Assume that the map $$ (x,y) \mapsto (f(x,y),g(x,y)) $$ is invertible. That is there exist functions $d,e$ such that $$ (u,v) \mapsto (d(u,v),e(u,v)) $$ is the inverse of the previous map, that is, giving $(x,y)$ as function of $(u,v)$. Thus, we have $$ (x,y) \mapsto \Bigl(d\bigl(f(x,y),g(x,y)\bigr),e\bigl(f(x,y),g(x,y)\bigr)\Bigr) = (x,y). $$ Then you can differentiate the first component of this composition with respect to $x$ to get $$ \frac{\partial d}{\partial u}\frac{\partial f}{\partial x} +\frac{\partial d}{\partial v}\frac{\partial g}{\partial x} = \frac{\partial x}{\partial u}\frac{\partial u}{\partial x} +\frac{\partial x}{\partial v}\frac{\partial v}{\partial x} = 1. $$ In the last step I have been sloppy in interpreting $x = x(u,v) = d(u,v,)$, etc.
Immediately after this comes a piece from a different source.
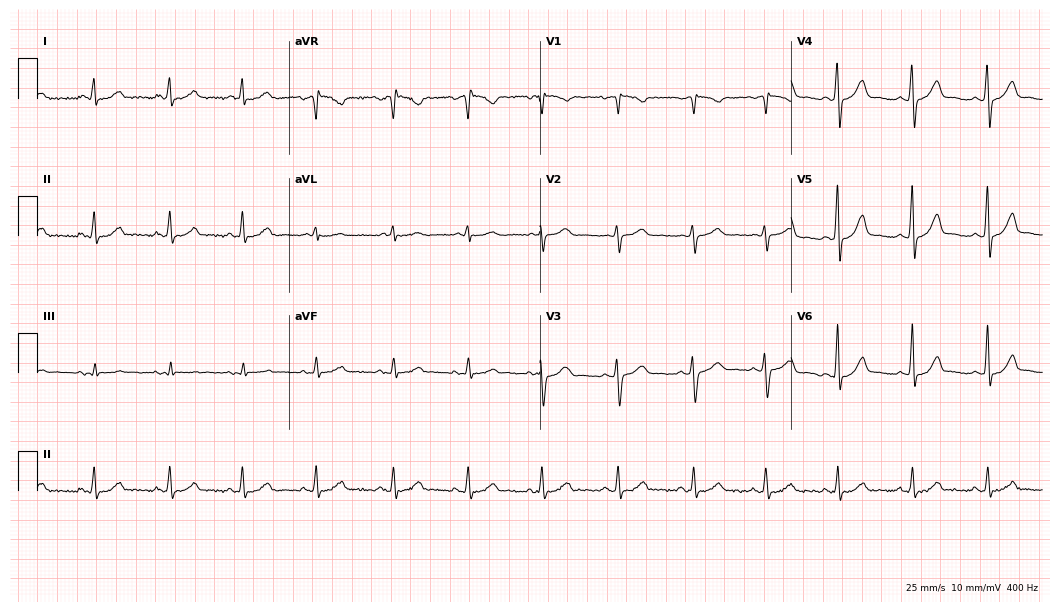
Resting 12-lead electrocardiogram. Patient: a 30-year-old female. Read as a normal ECG.

This is fairly common in mathematics writing, unfortunately, since otherwise you quickly run out of symbols to denote every new function, and the notation becomes very heavy.
If we can suppose the transformation is invertible.
From IFT, we have: $$x=x(u,v);y=y(u,v)$$ then we differentiate the first one to x: $$1=x_uu_x+x_vv_x$$ Isn't it?